Solve each equation. In Exercises 11–34, give irrational solutions as decimals correct to the nearest thousandth. In Exercises 35-40, give solutions in exact form. See Examples 1–4. e^(3x-7) • e^-2x = 4e

Exponential functions are mathematical expressions in the form f(x) = a * b^x, where 'a' is a constant, 'b' is the base (a positive real number), and 'x' is the exponent. These functions exhibit rapid growth or decay and are characterized by their unique property that the rate of change is proportional to the function's value. Understanding how to manipulate and solve equations involving exponential functions is crucial for solving the given equation.

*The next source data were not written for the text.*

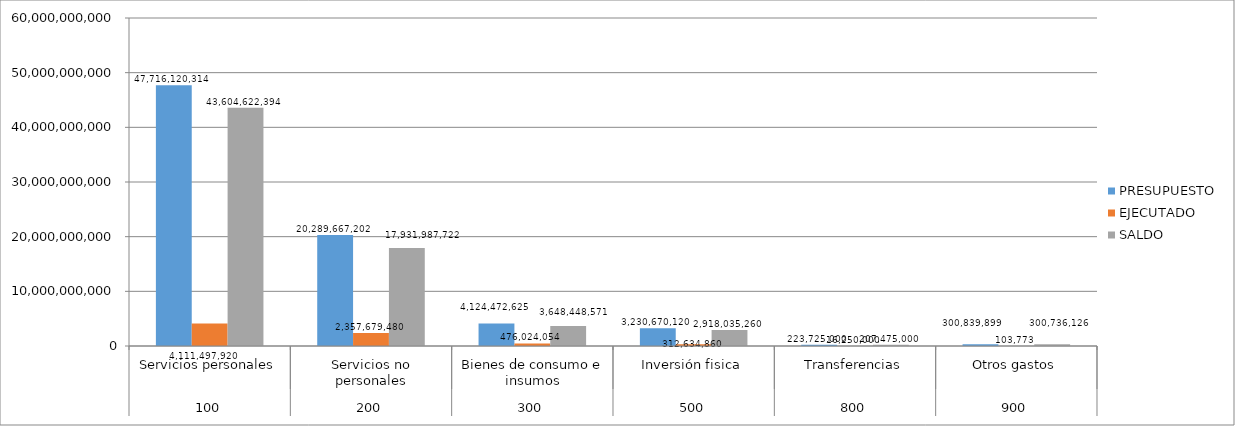
| Category | PRESUPUESTO | EJECUTADO | SALDO |
|---|---|---|---|
| 0 | 47716120314 | 4111497920 | 43604622394 |
| 1 | 20289667202 | 2357679480 | 17931987722 |
| 2 | 4124472625 | 476024054 | 3648448571 |
| 3 | 3230670120 | 312634860 | 2918035260 |
| 4 | 223725000 | 16250000 | 207475000 |
| 5 | 300839899 | 103773 | 300736126 |
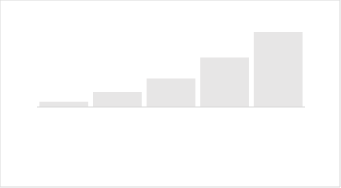
| Category | Series 0 |
|---|---|
| Supporter | 13 |
| Practitioner | 38 |
| Promoter | 72 |
| Performer | 125 |
| Advocate | 190 |
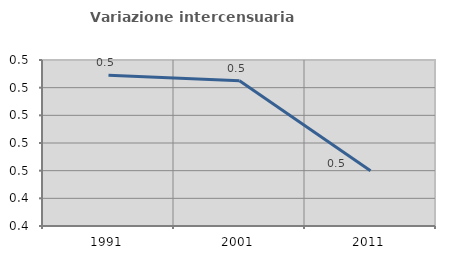
| Category | Variazione intercensuaria annua |
|---|---|
| 1991.0 | 0.529 |
| 2001.0 | 0.525 |
| 2011.0 | 0.46 |
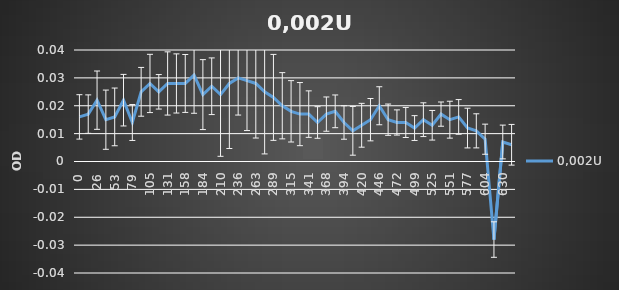
| Category | 0,002U |
|---|---|
| 0.0 | 0.016 |
| 13.0 | 0.017 |
| 26.0 | 0.022 |
| 39.0 | 0.015 |
| 53.0 | 0.016 |
| 66.0 | 0.022 |
| 79.0 | 0.014 |
| 92.0 | 0.025 |
| 105.0 | 0.028 |
| 118.0 | 0.025 |
| 131.0 | 0.028 |
| 144.0 | 0.028 |
| 158.0 | 0.028 |
| 171.0 | 0.031 |
| 184.0 | 0.024 |
| 197.0 | 0.027 |
| 210.0 | 0.024 |
| 223.0 | 0.028 |
| 236.0 | 0.03 |
| 249.0 | 0.029 |
| 263.0 | 0.028 |
| 276.0 | 0.025 |
| 289.0 | 0.023 |
| 302.0 | 0.02 |
| 315.0 | 0.018 |
| 328.0 | 0.017 |
| 341.0 | 0.017 |
| 354.0 | 0.014 |
| 368.0 | 0.017 |
| 381.0 | 0.018 |
| 394.0 | 0.014 |
| 407.0 | 0.011 |
| 420.0 | 0.013 |
| 433.0 | 0.015 |
| 446.0 | 0.02 |
| 459.0 | 0.015 |
| 472.0 | 0.014 |
| 486.0 | 0.014 |
| 499.0 | 0.012 |
| 512.0 | 0.015 |
| 525.0 | 0.013 |
| 538.0 | 0.017 |
| 551.0 | 0.015 |
| 564.0 | 0.016 |
| 577.0 | 0.012 |
| 591.0 | 0.011 |
| 604.0 | 0.008 |
| 617.0 | -0.028 |
| 630.0 | 0.007 |
| 643.0 | 0.006 |
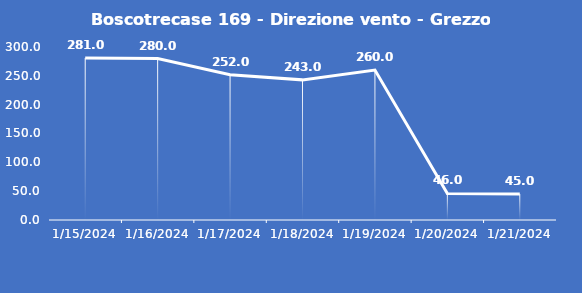
| Category | Boscotrecase 169 - Direzione vento - Grezzo (°N) |
|---|---|
| 1/15/24 | 281 |
| 1/16/24 | 280 |
| 1/17/24 | 252 |
| 1/18/24 | 243 |
| 1/19/24 | 260 |
| 1/20/24 | 46 |
| 1/21/24 | 45 |
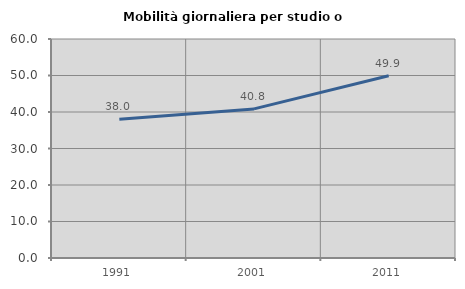
| Category | Mobilità giornaliera per studio o lavoro |
|---|---|
| 1991.0 | 38.005 |
| 2001.0 | 40.846 |
| 2011.0 | 49.944 |
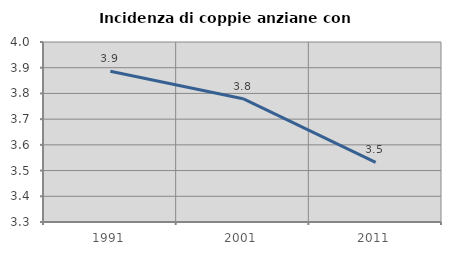
| Category | Incidenza di coppie anziane con figli |
|---|---|
| 1991.0 | 3.886 |
| 2001.0 | 3.78 |
| 2011.0 | 3.532 |
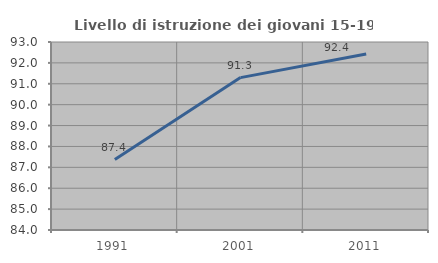
| Category | Livello di istruzione dei giovani 15-19 anni |
|---|---|
| 1991.0 | 87.373 |
| 2001.0 | 91.295 |
| 2011.0 | 92.421 |

The properties of exponents are rules that govern how to simplify and manipulate expressions involving powers. Key properties include the product of powers (a^m * a^n = a^(m+n)), the power of a power ( (a^m)^n = a^(m*n)), and the quotient of powers (a^m / a^n = a^(m-n)). These properties are essential for combining and simplifying the exponential terms in the equation provided.

Solving exponential equations often involves isolating the exponential expression and applying logarithms to both sides of the equation. This process allows us to convert the exponential form into a linear form, making it easier to solve for the variable. In this case, recognizing that the equation can be simplified using properties of exponents will lead to a solution that can be expressed in both decimal and exact forms.